I have to admit, I am bemused by this. I think that the allele counting method is one of the best methods available for detecting bottlenecks, and I think it is the biggest challenge to the bottleneck of two hypothesis. I think there is a really interesting discussion to be had here. It has come as a genuine surprise to me that you are not pointing me to a calculation, or a paper, or a textbook, or something else that clearly explains the derivation of a 10,000 effective population size figure.
We seem to have reached an impasse on this point. I will have to let others read through your book chapter and your blog above, and reach their own conclusions.
Perhaps you could wait for Dennis to post the next parts of his blog response, as he’s committed to do, before declaring an impasse.
Surely @DennisVenema is not the only person who can do genome mathematics.

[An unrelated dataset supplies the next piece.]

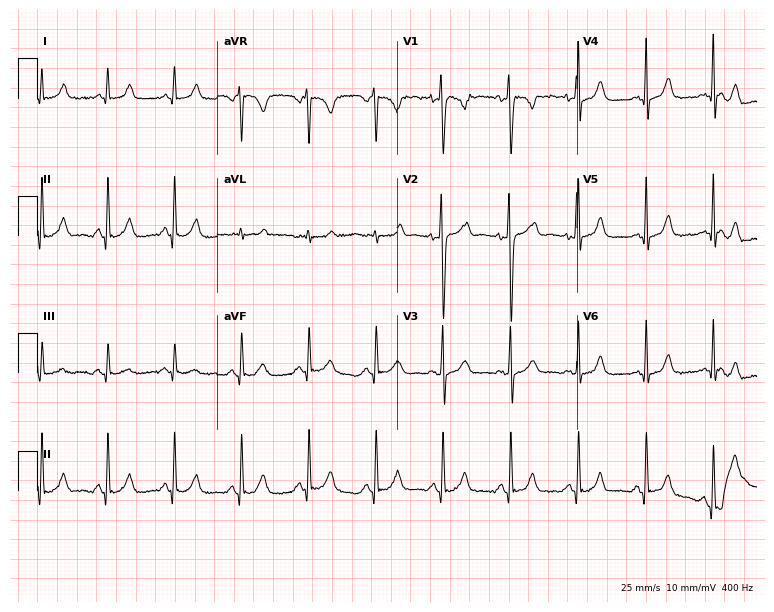
Standard 12-lead ECG recorded from a female, 26 years old. Read as a normal ECG.

What test or study results can you offer that would indicate an answer closer to 2 than to 10,000? Certainly on a scale of difference that large, it should be relatively easy to offer some general results from your side of the divide.

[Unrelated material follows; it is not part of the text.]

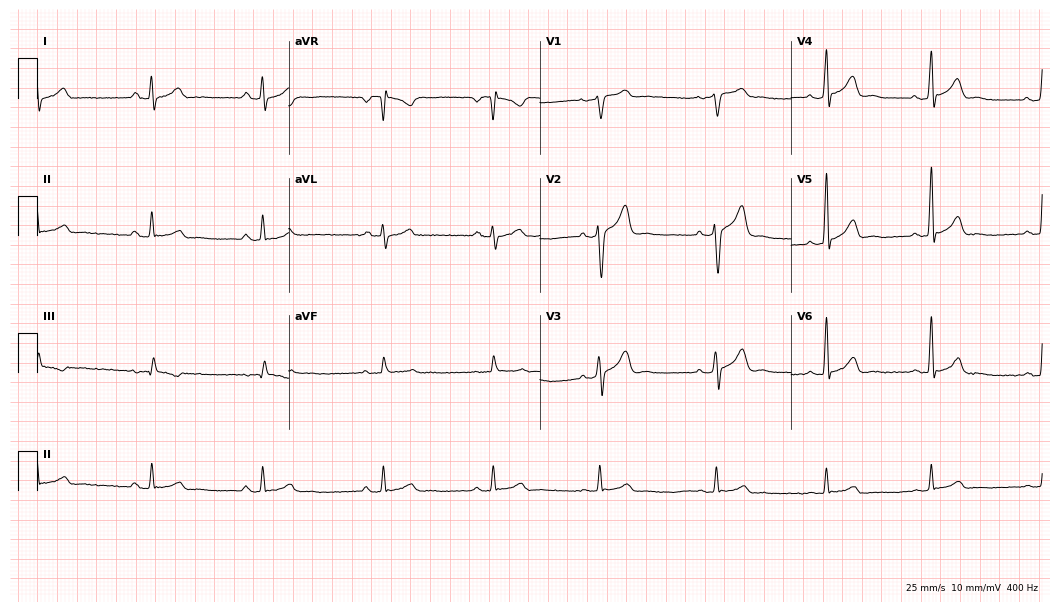
12-lead ECG from a man, 41 years old. Labelled as a normal ECG.
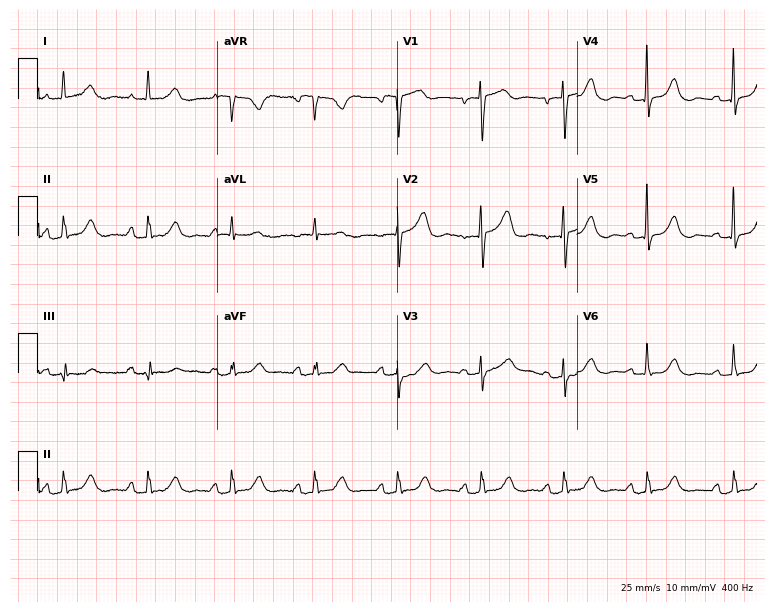
Electrocardiogram (7.3-second recording at 400 Hz), a woman, 84 years old. Of the six screened findings (first-degree AV block, right bundle branch block, left bundle branch block, sinus bradycardia, atrial fibrillation, sinus tachycardia), none is recorded. Only these six findings were labelled.

Hi Tim, I’m not saying we are at an impasse on this whole issue - just the point about what Dennis was saying in that particular, but very important passage of his book.
I would invite you to step in and help us. As far as I can see you are not a biologist, so you can help adjudicate between us about what is the plain meaning of the passage to readers. Perhaps @TedDavis could also pitch in to, as he finds Dennis’s writing to have great clarity, as he has mentioned above. As a historian, he must be used to looking closely at the meaning of texts. I would also welcome the view of @glipsnort as a geneticist, and perhaps @Christy could step in as moderator. I would also welcome other readers to pitch in and give their opinion.

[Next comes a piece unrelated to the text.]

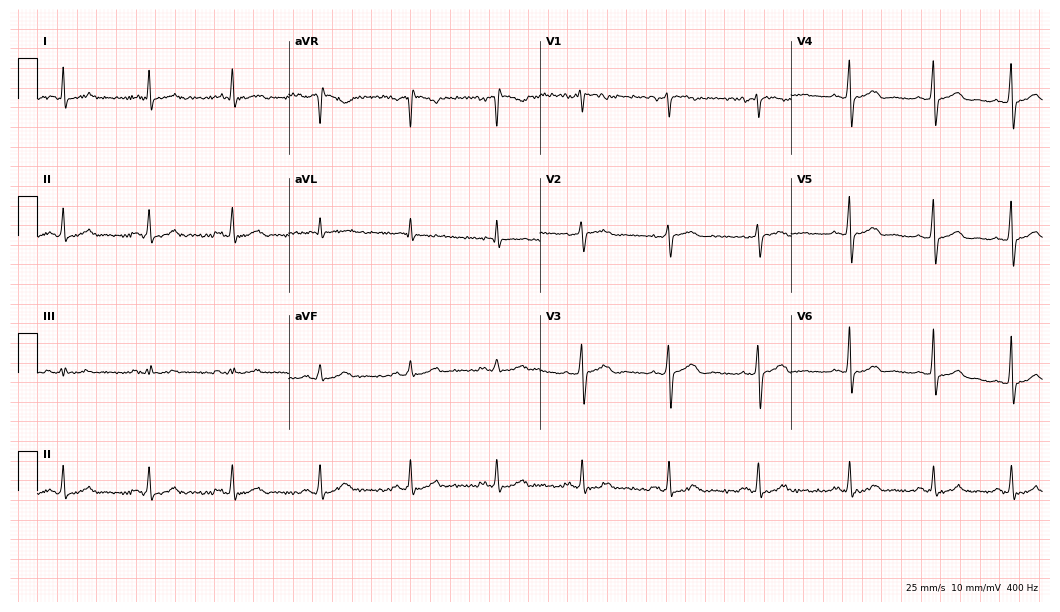
12-lead ECG from a 66-year-old male. Labelled as a normal ECG.

The questions I ask you are, when you read the extract from Adam and the Genome in bold below, which I show in its context:
Does the passage make you think that it is referring to a scientific study where a few genes have been selected and the number of alleles of those genes in current day human populations have been measured?
Does the passage make you think that someone has done calculations on these genes on a computer that have indicated that the ancestral population size for humans is around 10,000?
Does the passage make you think that this is a different method to the PSMC method?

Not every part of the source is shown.